Esa misma noche, después de caminar al rio para lavarme las manos y el rostro junto con algunas de las pocas compañeras de labor que me acogían pese al color de mi piel, pude abrir la carta de los hermanos al resguardo de un arbolito, que se alzaba solitario junto al lecho del riachuelo, recostada sobre su tronco leí lo siguiente.
Querida Camillie.
Escribimos la presente los tres de nosotros, conjuntamente, podrás imaginas ya la cantidad de tiempo inaudito que nos ha tomado ponernos de acuerdo en las palabras y las comas, lo único que nos ha impulsado a usar toda una tarde que debió estar destinada al sueño a la labor de confeccionar esta misiva es el amor que profesamos por ti, por el hogar y también el deseo de advertirte de que esta guerra no parece estar tomando para nada un buen cauce, en todos los frentes nuestros hombres se baten en retirada.

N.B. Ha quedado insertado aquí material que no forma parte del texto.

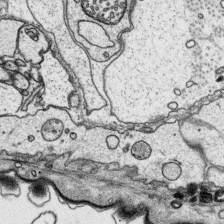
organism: Platynereis dumerilii
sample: Parapodia
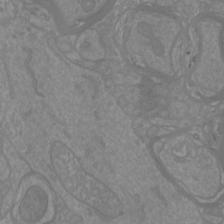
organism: Mouse
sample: Cortical neurons
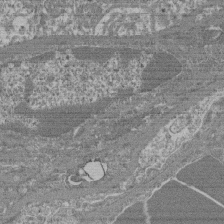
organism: Mouse
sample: Glomerulus
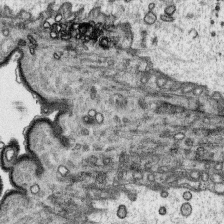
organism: Platynereis dumerilii
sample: Parapodia
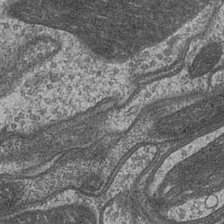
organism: Drosophila
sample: Optic medulla
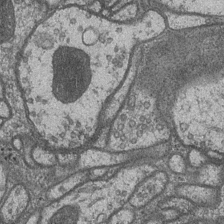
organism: Drosophila
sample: Optic medulla
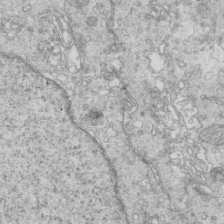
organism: Mouse
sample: Multiciliated cells
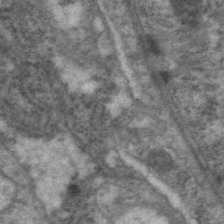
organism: C. elegans
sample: Pharynx
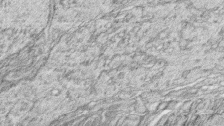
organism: Zebrafish
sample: synaptic ribbons in rod cells and cone cells
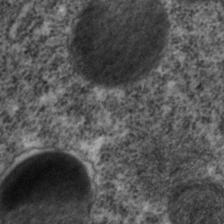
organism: C. elegans
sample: C. elegans embryo
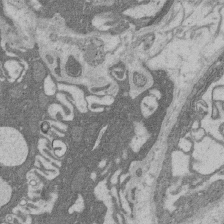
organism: Rat
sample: Salivary granule
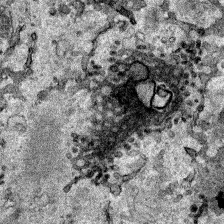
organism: Human
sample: Mitochondria in HCT116 cells
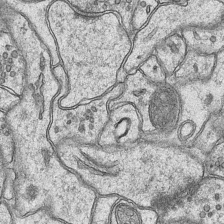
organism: Mouse
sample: CA1 Hippocampus
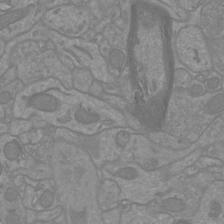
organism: Mouse
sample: Cortical neurons
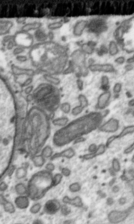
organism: Toxoplasma gondii
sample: Parasites in a vacuole inside a host cell
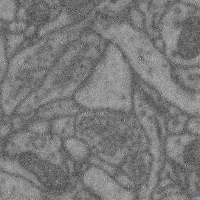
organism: Mouse
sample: Cerebral cortex
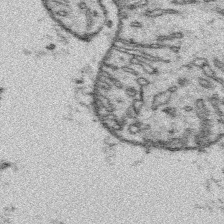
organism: Platynereis dumerilii
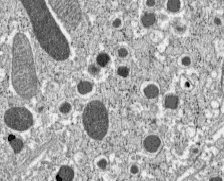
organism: C57BL Mouse
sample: Pancreatic islet
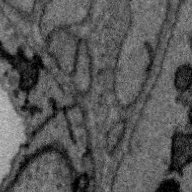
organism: Zebra finch
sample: Brain
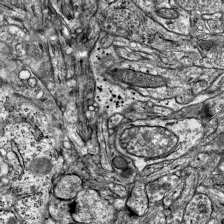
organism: Mouse
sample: Visual Cortex
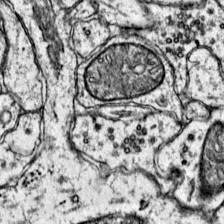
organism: Mouse
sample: Primary visual cortex
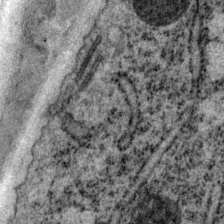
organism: P. pacificus
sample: Pharynx
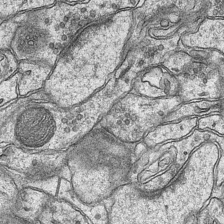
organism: Mouse
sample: CA1 Hippocampus
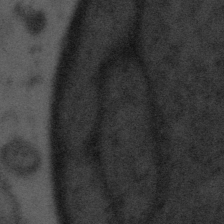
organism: Tuwongella immobilis
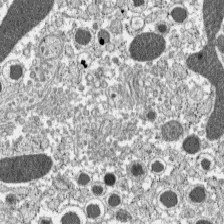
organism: C57BL Mouse
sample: Pancreatic islet
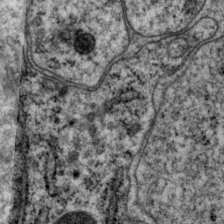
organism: P. pacificus
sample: Pharynx
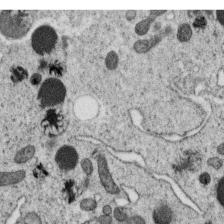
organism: C. elegans
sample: C. elegans oocyte; sperm cells
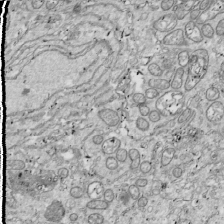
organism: Drosophila
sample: Cell division; meiosis; drosophila spermatocytes
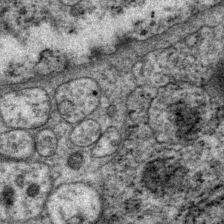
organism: P. pacificus
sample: Pharynx
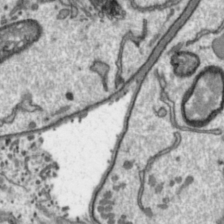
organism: Toxoplasma gondii
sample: Parasites in a vacuole inside a host cell
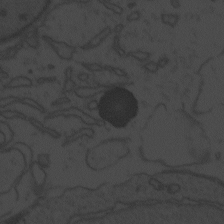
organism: Zebrafish
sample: Macrophage infected with Toxoplasma gondii
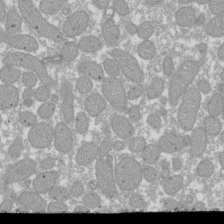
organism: Xenopus
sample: Cilia; centrioles in frog embryo cells
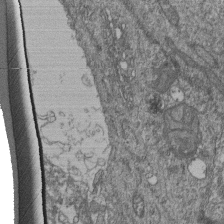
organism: Human
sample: Retinal organoid Rod and Cone cells
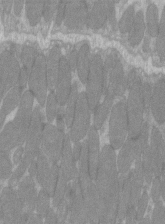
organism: C57BL Mouse
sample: Tibialis anterior muscle cell
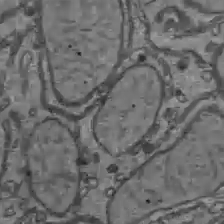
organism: C57BL Mouse
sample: Liver
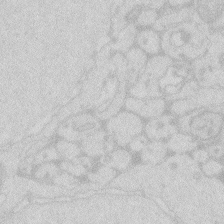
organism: Zebrafish
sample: Macrophage
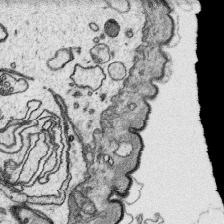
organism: Platynereis dumerilii
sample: Parapodia
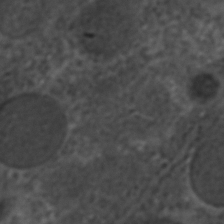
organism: C. elegans
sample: C. elegans embryo
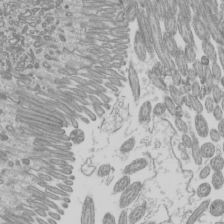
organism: Mouse
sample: Cilia; mouse epididymis
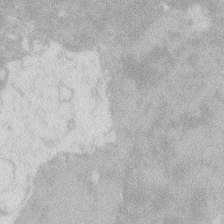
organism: Zebrafish
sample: Macrophage
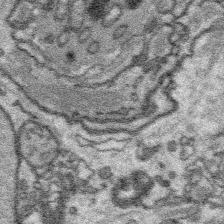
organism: Platynereis dumerilii
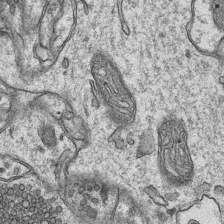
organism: Mouse
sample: CA1 Hippocampus
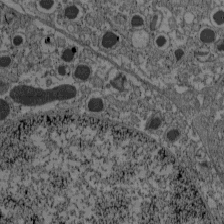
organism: C57BL Mouse
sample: Pancreatic islet
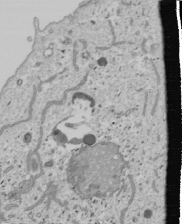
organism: Human
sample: Mitochondria in U2OS cells
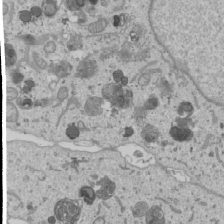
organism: Human
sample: Mitochondria in U2OS cells
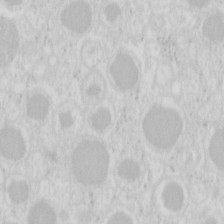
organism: Mouse
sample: Pancreas
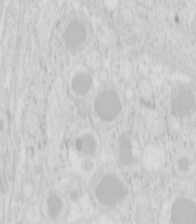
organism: Mouse
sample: Pancreas
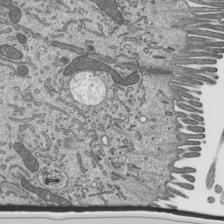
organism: Mouse
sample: Mouse epididymis efferent ductule cilia
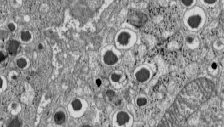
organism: C57BL Mouse
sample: Pancreatic islet
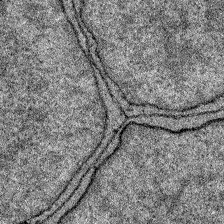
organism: Zebrafish
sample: Larval olfactory bulb
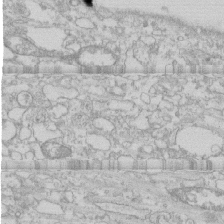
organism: Human
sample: CRL-1474
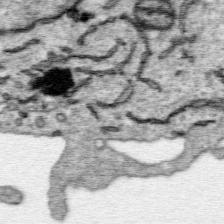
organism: Human
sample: HeLa cells
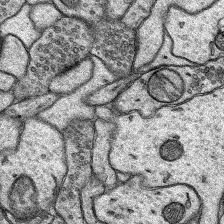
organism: Rat
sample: Hippocampus
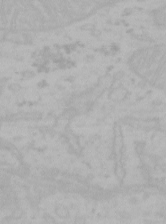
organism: Mouse
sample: Choroid plexus
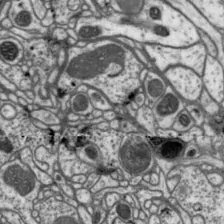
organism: Drosophila
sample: Protocerebral bridge
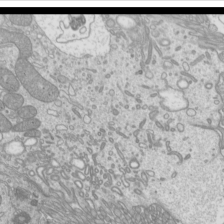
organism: Mouse
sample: Cilia; mouse epididymis
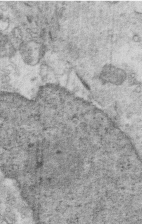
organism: Mouse
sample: Multiciliated cells
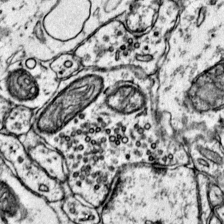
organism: Mouse
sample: Primary visual cortex
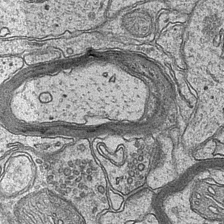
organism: Mouse
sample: CA1 Hippocampus
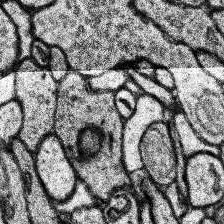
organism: Human
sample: Temporal Lobe
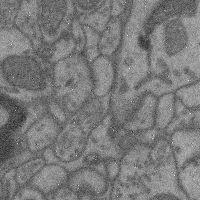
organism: Mouse
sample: Cerebral cortex
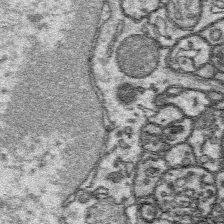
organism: Platynereis dumerilii
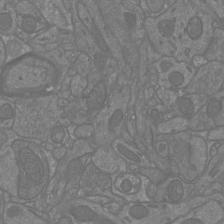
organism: Mouse
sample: Cortical neurons
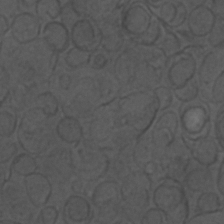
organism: C. elegans
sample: C. elegans embryo
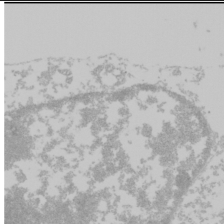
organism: Mouse
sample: Cancer cell death in ED-1 cells

Nosotros, que somos integrantes de la caballería no hemos podido hacer más que mirar desde las colinas como los nuestros son en todas las ocasiones desplazados por el fuego de la artillería, parece ser que la labor de los dragones y los húsares ya no es la que era en otro tiempo, apenas en unas pocas ocasiones el fuego cruzado nos ha permitido entrar en acción pero tan poca fue nuestra contribución al campo de batalla que nos avergüenza un poco la cara tan llena de elogios que recibimos de parte de mama, sabemos que es mucho pedir pero podrías responder la presente con uno de tus hermosos rizos, todos nosotros extrañamos el tacto divino de tu cabellera, es extraño, lo sabemos y a todos nos apena, pero si la muerte a de encontrarnos a lomos de nuestro corcel queremos por lo menos tener algo de verdadera estima con nosotros.
Amorosamente,
Danton, Guille y Antonie.
Como estas no recibir muchas tantas como hubiera querido, pero los hermanos me escribían cada que tenían la oportunidad, llegaron incluso a confesar que habían realizado la promesa de que aquel que sobreviviera a la masacre pediría mi mano, observe eso con una incredulidad que luego se me convirtió ternura, fue esa la última carta alegre, luego de eso, la muerte de uno de ellos, pinto toda nuestra correspondencia de fatalidad y muerte.